Scale for x is already present.
Adding another scale for x, which will replace the existing scale.

Figure 6.2: Distribution of the t-statistic when the null hypothesis is correct.

We should see two things in Figure 6.2.

First, the t-statistic is different in each sample, even though all samples come from one and the same population (model).
The center of the distribution is close to zero. We should have expected this, because we know that the null hypothesis in 6.2 is true.
In some samples the t-statistic has large negative values. In one sample it is even less than -3.

For the hypothesis pair in 6.2, large negative values of the t-statistic are consistent with the alternative. Small values close to zero are consistent with the null hypothesis. However, we can see in Figure 6.2 that large negative values of the t-statistic can happen by pure change chance even under a true null hypothesis. Because such extreme values can occur by chance, any decision rule that rejects the null hypothesis for t-statistics lower than some threshold will inevitably produce wrong decision (rejection of the null hypothesis even if it is true).

Let us study the two decision rules depicted as vertical dashed lines in Figure 6.2. The first rule (blue) rejects the null hypothesis in samples with a t-statistic less than -2. The second decision rule rejects the null hypothesis for t-statistics less than -3.

In the simulation we can simply count the number of samples where we will make a wrong decision to reject the null hypothesis (remember, in this example H_0 is true).

slopes <- slopes %>%
  mutate(
    wrong_decision_blue = t_statistic < -2,
    wrong_decision_red = t_statistic < -3
  )

## Share of TRUE values (blue)
sum(slopes$wrong_decision_blue)

[1] 7

mean(slopes$wrong_decision_blue)

[1] 0.035

## Share of TRUE values (red)
sum(slopes$wrong_decision_red)

[1] 2

mean(slopes$wrong_decision_red)

[1] 0.01

The “less than -2” rule makes a wrong decision in 7 out of 200 samples (3.5 percent). The “less than -3” rule makes a wrong decision in 2 out of 200 samples (one percent).

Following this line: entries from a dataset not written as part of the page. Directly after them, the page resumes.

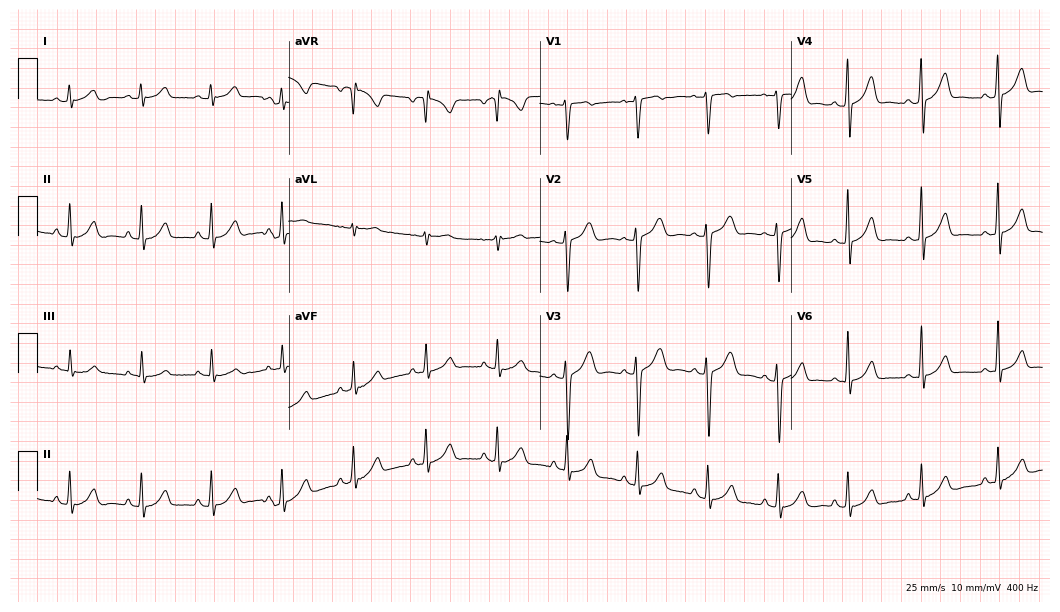
12-lead ECG (10.2-second recording at 400 Hz) from a female patient, 23 years old. Labelled as a normal ECG.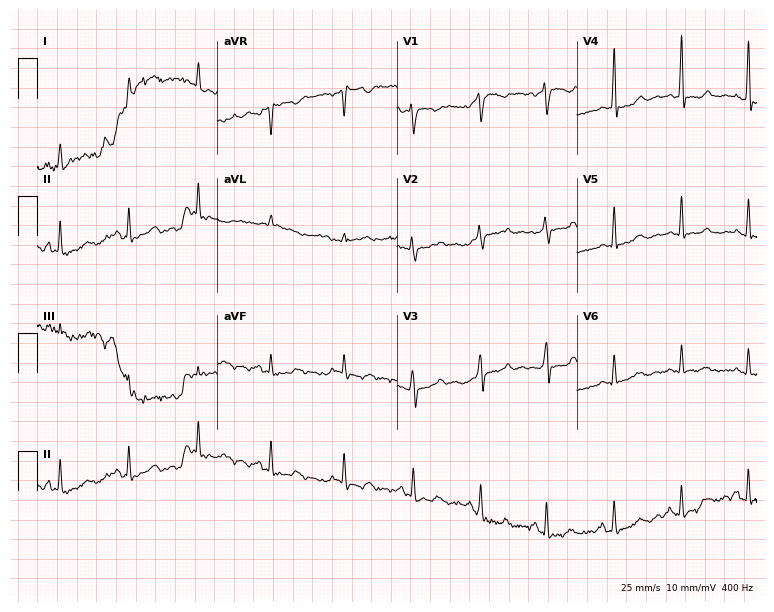
ECG — a 32-year-old female patient. Screened for six findings — first-degree AV block, right bundle branch block, left bundle branch block, sinus bradycardia, atrial fibrillation, sinus tachycardia — none is recorded.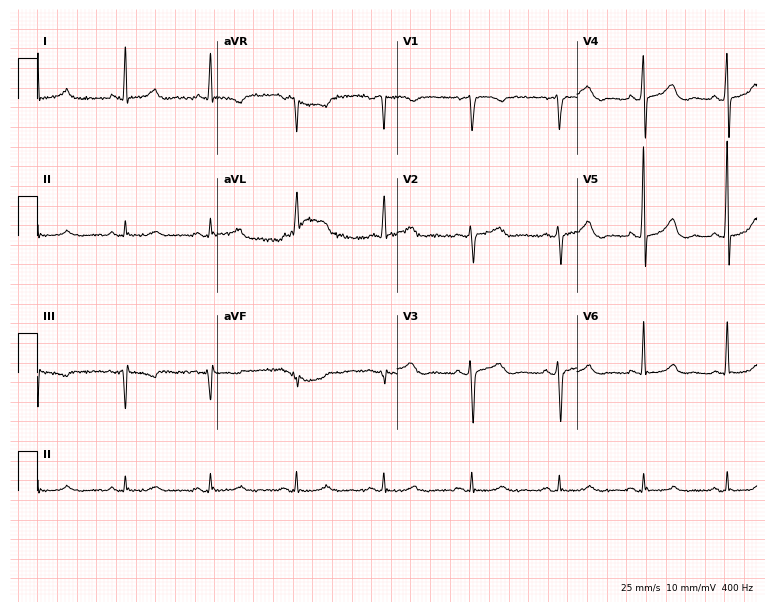
Electrocardiogram (7.3-second recording at 400 Hz), a female patient, 64 years old. Overall reading on record: normal ECG.

6.5.2 Testing a wrong null hypothesis

Now that we’ve seen the distribution of the t-statistic under a true null hypothesis, let’s now examine its distribution under a wrong null hypothesis.

The following hypothesis is wrong in our simulation (because the real \beta_1 = 11.77).

H_0: \beta_1 \leq 0\\ H_1: \beta_1 > 0 \tag{6.3}

We use the same statistic for testing this hypothesis. The only difference now is that the alternative is in the other direction. Therefore we would reject for large positive values of the t-statistic.

\text{t-statistic} = \frac{\hat{\beta}_1 - 0}{SE(\hat{\beta}_1)} \tag{6.4}

We will compute the t-statistic in 6.4 for each sample and will visualize its distribution in Figure 6.3.

slopes <- slopes %>%
  mutate(
    t_statistic0 = (estimate - 0) / std.error
  )

slopes %>%
  ggplot(aes(x = t_statistic0)) +
  geom_point(
    aes(y = 0),
    position = "jitter",
    size = 1 / 2,
    alpha = 0.5
  ) +
  geom_boxplot(alpha = 0.5) +
  labs(
    x = "t-statistic",
    y = "Density"
  ) +
  geom_density(color = "steelblue") +
  geom_vline(xintercept = 0, color = "red") +
  geom_vline(xintercept = c(2), color = "steelblue", lty = 2) +
  geom_vline(xintercept = c(3), color = "firebrick", lty = 2) +
  xlim(c(-4, 8)) +
  scale_x_continuous(breaks = c(0, 2, 3))

Scale for x is already present.
Adding another scale for x, which will replace the existing scale.

Figure 6.3: Distribution of the t-statistic under the (wrong) null hypothesis eta_1 = 0.

Notice that the center of the distribution of the t-statistic is no longer close to zero. This happens because the null hypothesis is wrong in this example.

Let us consider two decision rules for rejecting H_0. The first one rejects for t-statistics larger than 2, the other one rejects for t-statistics larger than 3.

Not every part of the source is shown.